I spent quite a while this weekend talking to Fritz, Will, and Candy about my tiny corals and, more generally, the complicated symbiotic relationships that allow lots of sea creatures to be mostly solar-powered rather than gut powered.

So, mostly for Fritz’s sake, here are some photos of my tank with a bit of explanation. I’m going to try to order this from least- to most-anatomically complicated. Everything featured here is a cnidarian (what was called ‘coelenterate’ when I was in high school) and, in particular, they are cnidarians in their polyp phase (as opposed to ‘medusa’ phases which swim around like a jellyfish) and all have symbiotic Zooxanthellae (dinoflagellates) and live under very intense LED lighting.

For starters, a rose anemone, Entacmaea quadricolor. It’s about the size of a softball now and, depending on how it feels about its locale, will either divide into a cluster of similarly-sized anemones or will just keep growing until it’s as big as a dinner plate.

Anemones and corals are closely related, and ‘coral’ isn’t a very precise term.
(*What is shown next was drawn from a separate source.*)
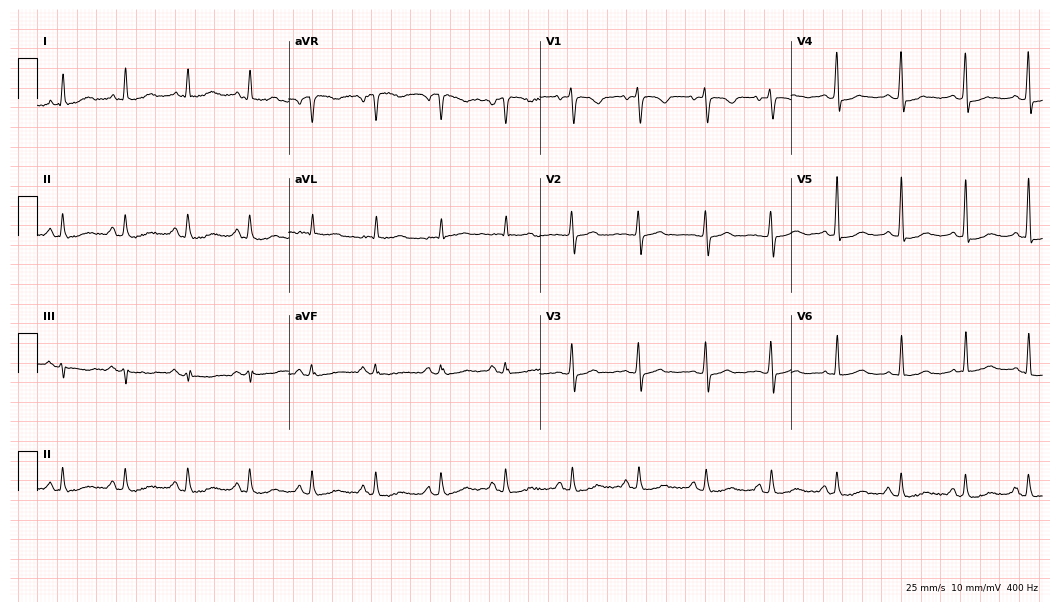
12-lead ECG from a 68-year-old female patient. Recorded interpretation: within normal limits.

A thing that distinguishes anemones is that they tend to be solitary polyps (if mine divides it will produce a pair of clones that tolerate each other’s company but are otherwise totally distinct) and that they will pull up stakes and creep away to a different spot if they find themselves in the shade; things called ‘corals’ are usually stuck in one spot come hell or high (or low) water.

Here are a couple of ‘corals’ that look pretty much just like anemones, but are colonial:

The first was sold to me as a zoanthid and the second as a palythoa but I wouldn’t be shocked if either was in the other’s genus. The individual polyps are about the size of a dime but they grow from a single base. Of course if I cut a colony in half then the each half would continue about its business — it’s a single organism but not tightly coupled like a frog or a person. No blood, for one thing.

Palythoa are famously toxic but that poison is reserved for things that try to eat them (or in the case of some unfortunate hobbyists, cook them in a poorly-ventilated kitchen) — their actual stings aren’t very severe; they are only mildly interested in catching things to eat, being mostly taken care of by their symbiotes.

Here’s another thing that looks like a single big thing but on closer inspection is a colony of (tinier, this time) polyps:

This is a ‘green star polyp’ coral probably in the genus Briareum They only grow over existing structures like the zoanthids above, but each polyp has a little stony shell that it can retreat into when alarmed. This mass definitely acts like a single organism — if I poke a polyp at one end, all the polyps will draw back in concert.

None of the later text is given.